At the start of Trump’s presidency, Kushner’s portfolio was infinite. Aside from handling the Middle East, he launched a technological innovation initiative and another which concerned the prison system, and oversaw the relationship with Mexico. One year later, Kushner remains officially involved in those assignments, but his power, which appeared to be vast, has been narrowed down.

This is primarily due to the June 2917 appointment of John Kelly as Trump’s chief of staff, an appointment which raised barriers around the president. Secondly, Kushner’s reduced influence is due to the withdrawal of Kushner’s maximum security clearance last February as a result of numerous mistakes in the information supplied to the FBI about his financial and international contacts. According to expert Edwards, it is telling that Trump has done nothing to try to recover that protection for his son-in-law, which could prove that he has distanced himself from him.**

Up until that moment, Kushner’s undisclosed meetings with Russian characters during the election campaign had earned him an investigation by Robert Mueller, the special counsel analyzing Moscow’s interference in the presidential election. However, with the loss of his security clearance, he has been sidelined. He no longer has access to the daily briefing in which the president is informed of the world’s major security risks. Concurrently, information has surfaced about efforts by foreign countries to try to manipulate Kushner through his family’s real estate network.

Ivanka Trump does not have as many problems as her husband, but she is not trouble free. The FBI’s investigation of Michael Cohen, her father’s shady personal lawyer, threatens to rub off on her, because the attorney helped the family seal trade agreements overseas. As Trump’s adviser, Ivanka has mainly focused on issues related to the empowerment of women. She has achieved milestones, such as the creation of an international fund sponsored by the World Bank.

But that feminist struggle has also been eclipsed by her father’s controversies. Trump has openly endorsed people accused of sexual harassment or abusing women, and his lawyer Cohen paid $130,000 in 2016 to porn actress Stormy Daniels so that she would refrain from talking publicly about an alleged sexual affair with the president in 2006.

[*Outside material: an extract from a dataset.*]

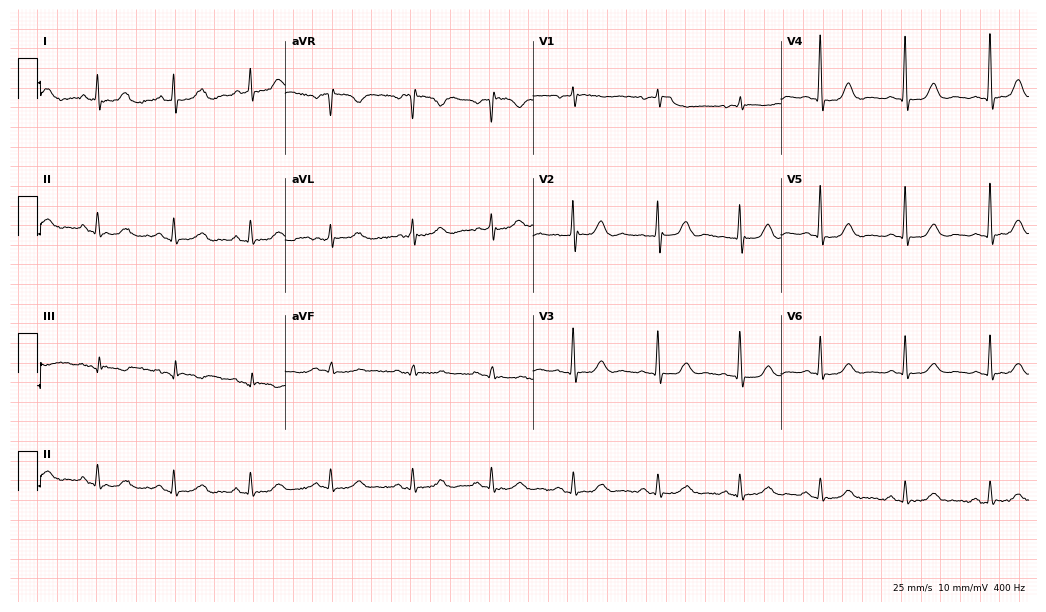
ECG — an 84-year-old female patient. Screened for six findings — first-degree AV block, right bundle branch block, left bundle branch block, sinus bradycardia, atrial fibrillation, sinus tachycardia — none is recorded. Findings outside these six are not listed.

Moreover, Ivanka and Jared are increasingly alone in the White House. Their influence as moderating voices started to fall apart when they failed to persuade Trump to remain in the Paris climate agreement, from which he withdrew the U.S. in June 2016. They did manage to dispose of Steve Bannon, the leader’s chief strategist, and an emblem of the radical right. However, little by little, almost all of their allies in the West Wing are gone, such as Gary Cohn, economic adviser, giving way to additional disruptive voices more in line with Trump’s instincts.

During his first weeks in office, Edwards says, the president was “very naive” about how the government worked and “didn’t know who to trust,” which is why he chose his daughter and son-in-law as his advisers, in turn, newcomers to politics. But harsh reality has gradually prevailed. Presidential experts “wouldn’t be surprised” if, after the November general election, Ivanka and Jared stopped working at the White House and settled for an amicable departure.* For the time being, however, there are reports that say the couple is searching for a new house to move to in Washington.

*Editor’s note: This quote, accurately translated from the original, could not be verified.

** Editor’s note: Jared Kushner’s permanent security clearance was restored on May 23, 2018.